So I’m looking for a companion book for his scripture reading that will provide some additional context, and hopefully introduce him to the sweet enticements of footnotes and quotations from unpublished documents written in dead languages. I’m open to suggestions in any area of possible interest, but the book needs to manage a difficult split between being informed by (or an example of) current scholarship, respecting religious devotion, and having reasonably accessible prose (the middle schooler only speaks one foreign language, and his preparation in Greek, Latin, Hebrew and other Semitic languages is woefully inadequate, as I keep reminding him). If Hugh Nibley were still alive, and had just earned a Ph.D., and had just published a guide to the Old Testament for seminary students, that would be perfect. What’s the next best thing?

27 Responses to Gateway drugs for middle schoolers: Mormon Studies edition

  1. Matt S. on December 9, 2010 at 5:16 pm

    Try Mormonism: A Very Short Introduction by Bushman.

    Also, Who’s Who in the D&C by Susan Easton Black.

    Oh, and don’t forget the biographies of Presidents Hinckley and Monson.

    Maybe these are Church history titles, but I think they are all accessible, faith promoting, and good scholarship.

  2. Julie M. Smith on December 9, 2010 at 5:44 pm

    Perhaps the recent Pres. McKay or Kimball bios.

    Ehrman’s _Misquoting Jesus_ would be a lot of fun. It sounds as if it would be terribly challenging to faith, but that is only true for inerrantists.

  3. Ben on December 9, 2010 at 6:02 pm

    “If Hugh Nibley were still alive, and had just earned a Ph.D., and had just published a guide to the Old Testament for seminary students, that would be perfect. What’s the next best thing?”

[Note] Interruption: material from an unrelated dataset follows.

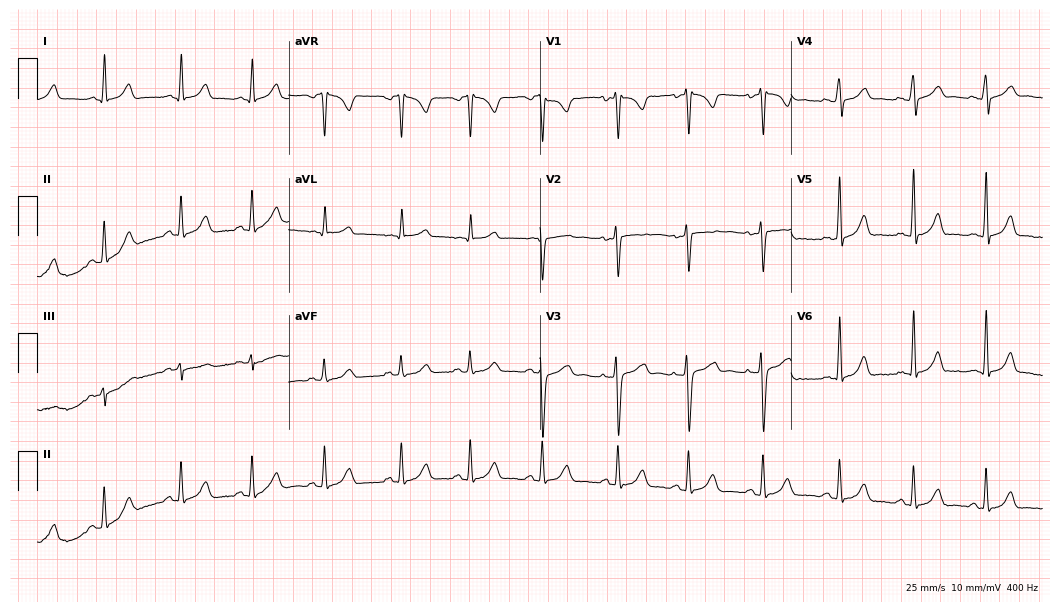
12-lead ECG (10.2-second recording at 400 Hz) from a female, 23 years old. Labelled as a normal ECG.
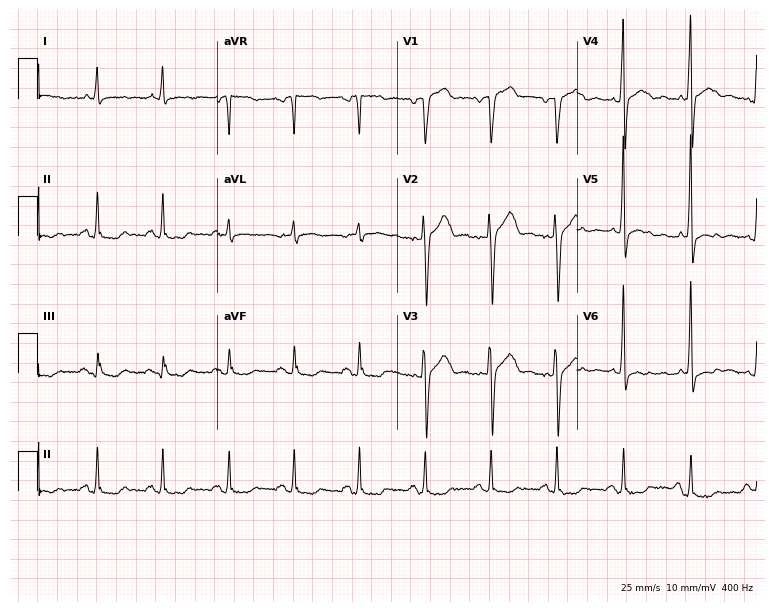
Resting 12-lead electrocardiogram (7.3-second recording at 400 Hz). Patient: a 63-year-old male. None of these six findings is recorded: first-degree AV block, right bundle branch block, left bundle branch block, sinus bradycardia, atrial fibrillation, sinus tachycardia.

    If you want this OT focused, I’d suggest a NIV Study Bible (but rip out the NT part.) Or perhaps John Walton’s Ancient Near Eastern Thought and The Old Testament. Or Peter Enn’s OT book, Inspiration and Incarnation: Evangelicals and the Problem of the Old Testament.

    All of those are introductory, invoke ANE texts aplenty, and take faith seriously. The first two also have some drawbacks, but still good.

    The Jesus Christ and the world of the NT/ Jehovah and the World of the OT volumes? I really wish those had footnotes, or at least a good bibliography.

  4. Ben S on December 9, 2010 at 6:06 pm

    And in spite of the title, Enns’ book is really great for LDS.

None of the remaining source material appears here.